Yes, biological triplicates mean three independent differentiations. We clarified this issue in the “Supplementary Material and Methods”, at the “Quantitative real time PCR” topic. As suggested by the reviewer, we included dots in the bars of figures S5, S6 and S7.
- Figure S5A, S6, S7: What means ‘fold to GapDH’? How have the authors calculated the expression? Have the authors make a fold change to GAPDH or used 2^ (-delta ct)? Please clarify.
qPCR results shown as “fold to GAPDH” were calculated using the formula 2^(-delta Ct) and means how much that gene is expressed when compared to GAPDH expression.

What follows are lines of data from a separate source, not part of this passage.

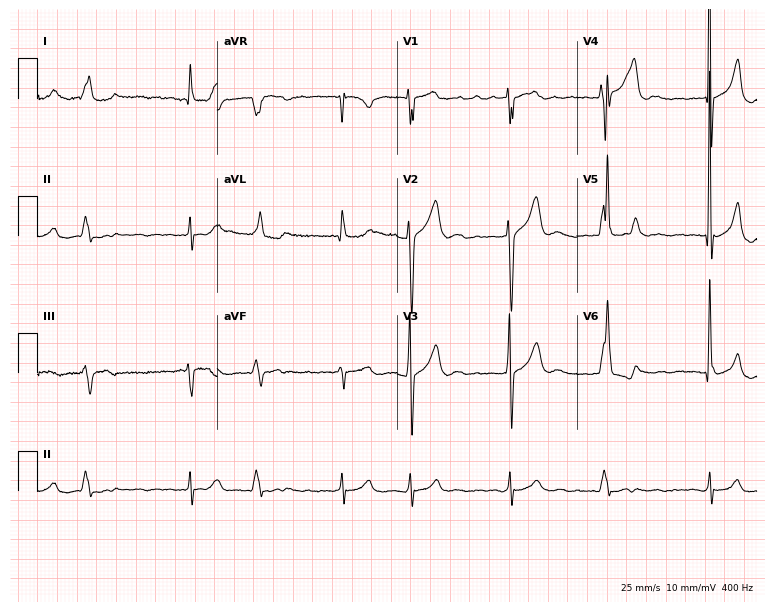
12-lead ECG (7.3-second recording at 400 Hz) from a male patient, 80 years old. Findings include atrial fibrillation.
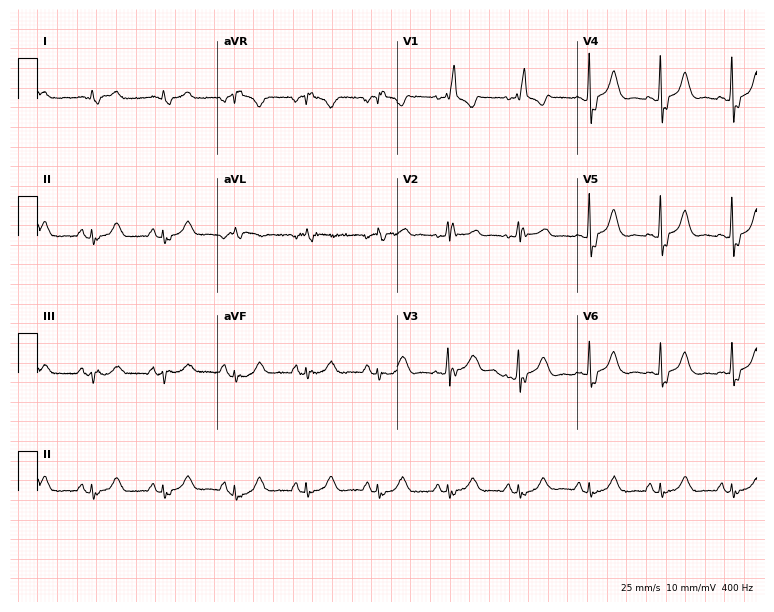
Standard 12-lead ECG recorded from an 82-year-old male. The tracing shows right bundle branch block (RBBB).
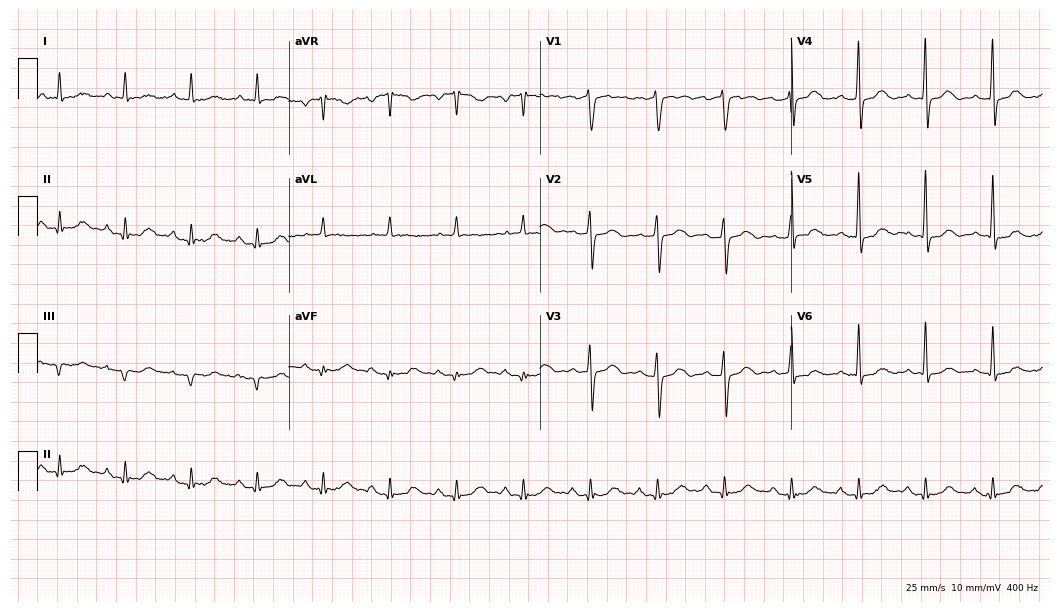
12-lead ECG (10.2-second recording at 400 Hz) from a male patient, 79 years old. Screened for six findings — first-degree AV block, right bundle branch block, left bundle branch block, sinus bradycardia, atrial fibrillation, sinus tachycardia — none is recorded.
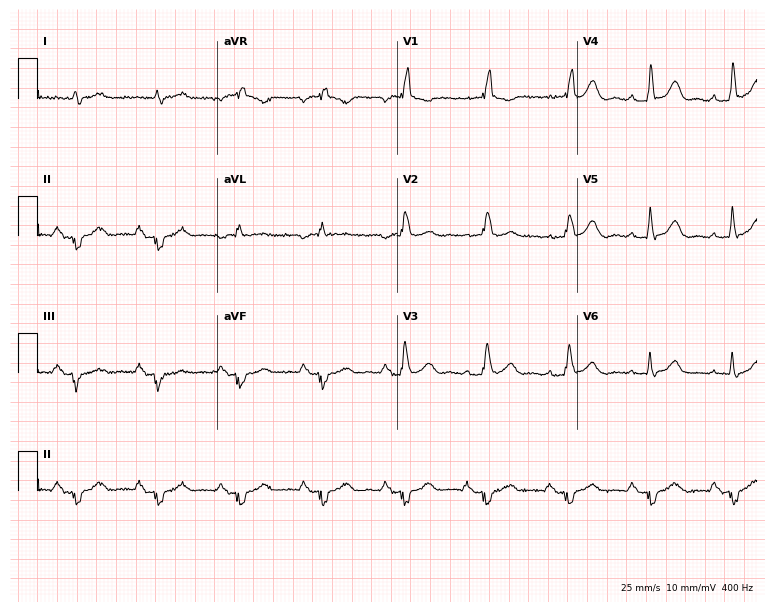
Standard 12-lead ECG recorded from a 65-year-old male patient (7.3-second recording at 400 Hz). The tracing shows right bundle branch block.

This way of analysis is distinct of using the formula 2^ (-delta delta Ct), which stablishes a time-point/condition for relative expression. We add this information in the “Supplementary Material and Methods”, at the “Quantitative real time PCR” topic.
- DEGs were included in figures 1A, but not differentially expressed exons (DEEs) as suggested in the 1st Are DEEs available? If yes, it would be nicely to include these data, because of highly new impact.
Unfortunately, that information (differentially expressed exons) is not available.
- Figure 1 was enlarged a bit, Figures 2 and 8 are the same as before.
The font sizes in both figures (2 and 8) were increased to better visualization.